On to the crit. Damn, I love crits. This one was .9 miles, tilted slightly uphill, with one sweeping 180 and two 90s at the other end. Mostly nontechnical, no real chance of a break. I rode (again) at the front, which was easy because the pace was pretty low (for a crit). What wasnt easy was getting to the front, since the guy in front of me (GC leader) couldnt clip in at the line, and then the next guy I got behind (some shmoe) also couldn’t clip in off the line.
I was trying to set up steve for a few sprints, and finally got my chance on prime number 3 (of 7). Coming down the back stretch I hit the front, and opened a (small) gap through the corners (yeah bike handling). Then, noting that Steve was not directly behind me, I jumped at 300-350 to go, looking to make the fast men behind me work and pull him up. About 75-50 from the line, I ran out of gas, and 4 guys shot by me: the Green Jersey, the other Green Jersey (we had two that day; so much for Official’s Infallibility), some other fast guy, and Steve, clinging to their rear wheels.

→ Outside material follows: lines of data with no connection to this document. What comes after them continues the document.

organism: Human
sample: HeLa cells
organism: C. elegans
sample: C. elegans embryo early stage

Despite (or because of) the relatively low pace, there was lots of shoving. I am a wide little dude (170lbs at 5’8″), so I’m all for a little argy-bargy. But lining up for the first 90 corner on the backstretch, there was some serious clumping/pinching. A guy on the outside curb lost his balls and twiched in; the resulting effect was like those little steel speheres on strings you see on investment bankers’ desks, and I was the end ball. I could have leaned back against the guy who hit me, but there was space inside, so why not take the bump rather than risk piling up the field? Well, because unbeknownst to me, there was someone halfwheeling me. He paid the price, and went crashing into my rear wheel, taking a few spokes with him. I was hammering to regain position, but Steve past me and said “dude, take a lap; you’ve got no spokes.” Untrue. I still had 19 spokes (of an original 24) and the wheel was still straight. Not shabby.

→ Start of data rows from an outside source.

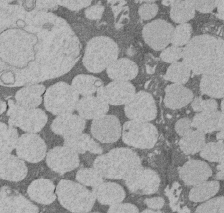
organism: Rat
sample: Salivary granule
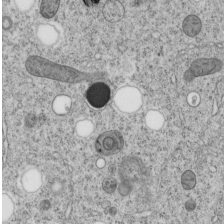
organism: C. elegans
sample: C. elegans embryo early stage
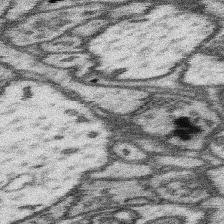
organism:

Neutral support was (again) awesome, and they shot me back out into field (about 80 positions down) with a nice new Campy Eurus. Good wheel, that Eurus. I Robbie McEwened my way back through the field, got the front, chased down the final break, and was swallowed on the bell lap. I grabbed the wrong wheels twice, and ended up back in 25th or so. Now, why in the hell every Cat 4 wants to sprint, I don’t know. Guys, there are no points for 24th place. If you’re out of position, just let it go. Someone’s going to get hurt when people go head down-elbows out in mid-pack. I cruised over for god knows what place, and called it a wrap. Now back to Colorado.